IT Essentials: AI, BS and WTF
The adults have left the room
We’ve reached a new high on the incompetence index in both politics and corporate comms.
Rather than focusing on a single story this week, I’m taking a mixed bag approach. Frankly, there’s just too much to talk about (can someone please turn off the news tap?).
By the way, I had a topic all lined up, a theme to go with and even supporting quotes – then Oracle suffered, denied and tried to hide a data breach, and President Trump decided to speed-run a global economic collapse. Flexibility is the soul of modern journalism.
Let’s start with Trump. The leader of an increasingly small slice of the free world decided to slap heavy tariffs on more than 100 countries for allegedly taking advantage of the USA. In most cases, that simply means they have historically exported more than they’ve imported. How dare Vietnam, a manufacturing hub for American goods, do such a thing?
Financial markets have plummeted on the news and tech stocks are taking an especial hammering. The tech-focused Nasdaq was down nearly 6% at close on Thursday.

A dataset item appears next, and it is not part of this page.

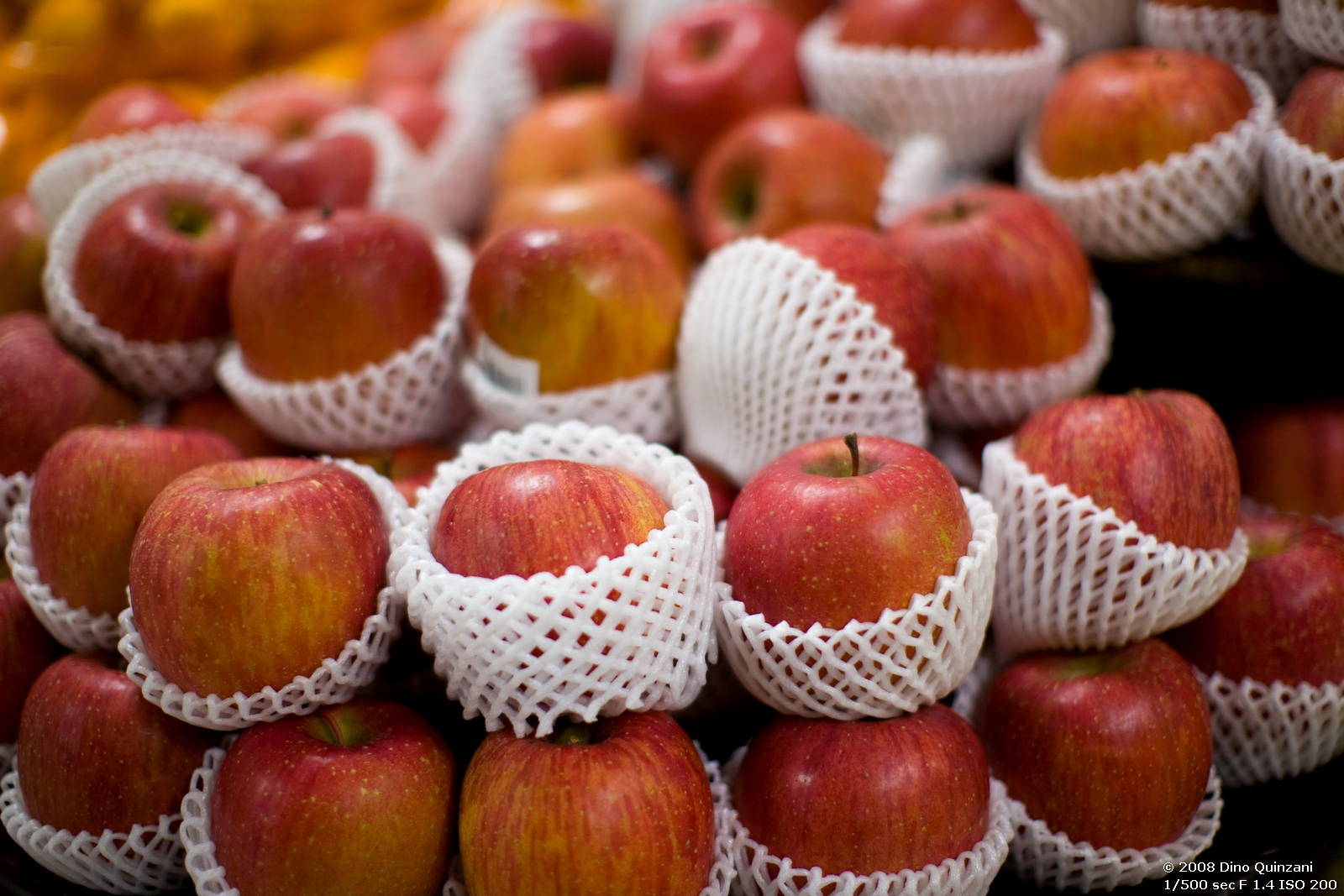 Io non so. Non mi pare possibile che un popolo imballi così le robe da mangiare... Tutte foto a mano libera in interno, con il 50mm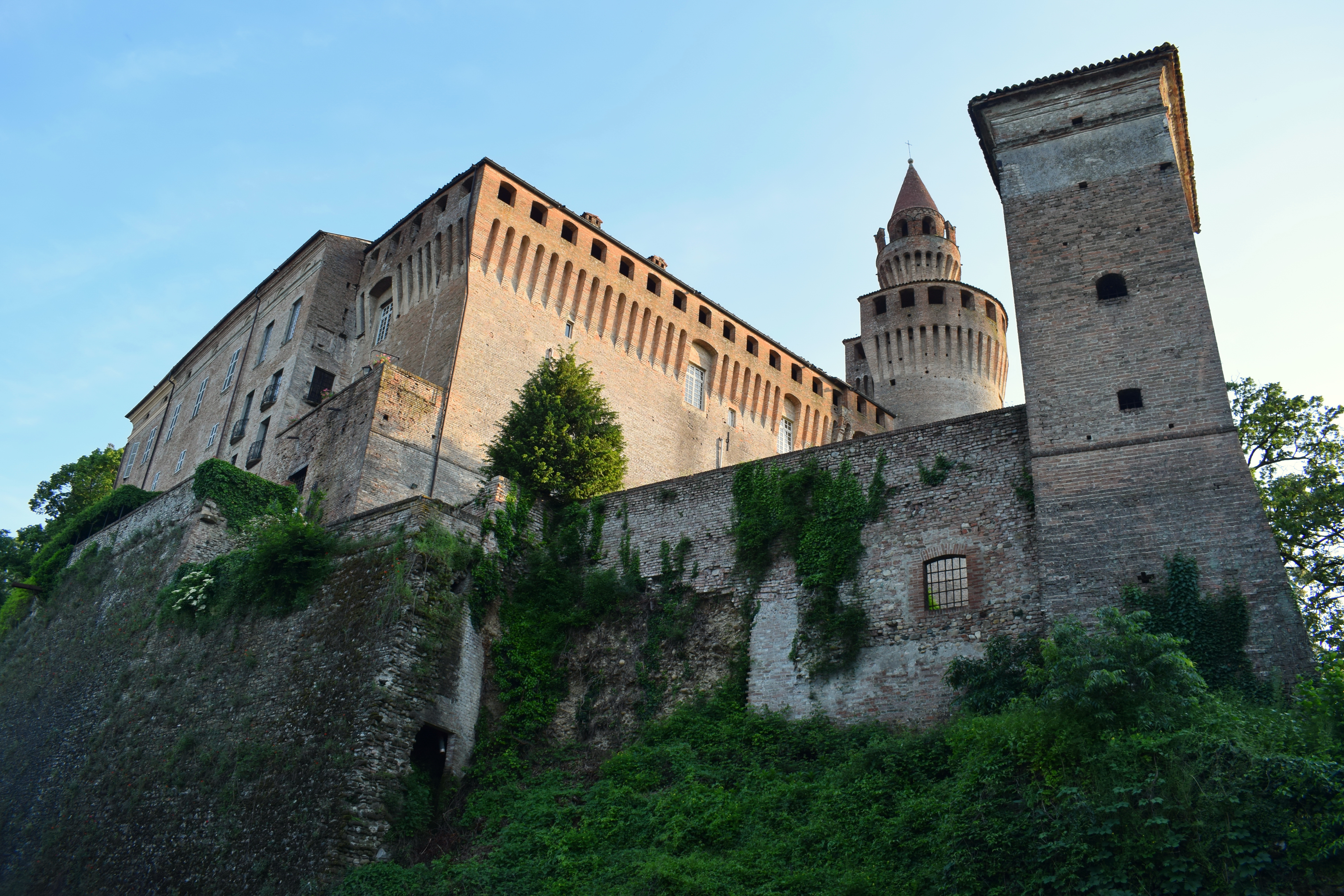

What I’m especially proud of our team for spotting, though, is the apparent use of AI to decide on these tariff rates. It appears the Trump team has either fundamentally misunderstood how trade works or has taken ChatGPT’s word for how it does – because the “tariffs” Trump claims countries are charging are really just trade deficits.
They have also used an incorrect and lazy calculation, also suggested by all major AI chatbots, to set the reciprocal tariff rates.
Even if gen AI wasn’t involved in the decision – which might honestly be worse – there is simply no economic rationale behind it.
Oracle’s oopsy
Modern data privacy regulations make it pretty clear that companies need to be open and transparent when they suffer a data breach. Can someone tell Oracle?
First, the company denied a breach had happened. Then it turned out there had actually been two breaches. And finally, Big Red tried to hide the evidence.
While the outcome of other attacks, like those on the British Library and Reddit, set the gold standard in how to deal with the fallout, Oracle’s response is a case study in how not to handle a breach.
Transparency and honesty should be watchwords for any organisation in the aftermath of a cyberattack. Trying to cover it all up is far worse for your reputation than simply holding your hands up and saying, “We failed, but we’ll do better next time.”
What ties these stories together, beyond the chaos, is the complete absence of grown-ups in the room. The former president writing trade policy like it’s fanfiction, and the tech giant fumbling its way through a cover-up like no one’s watching, both remind us how dangerous power is when the people wielding it lack responsibility.
At least when ChatGPT gets something wrong, it doesn’t try to scrub the Wayback Machine.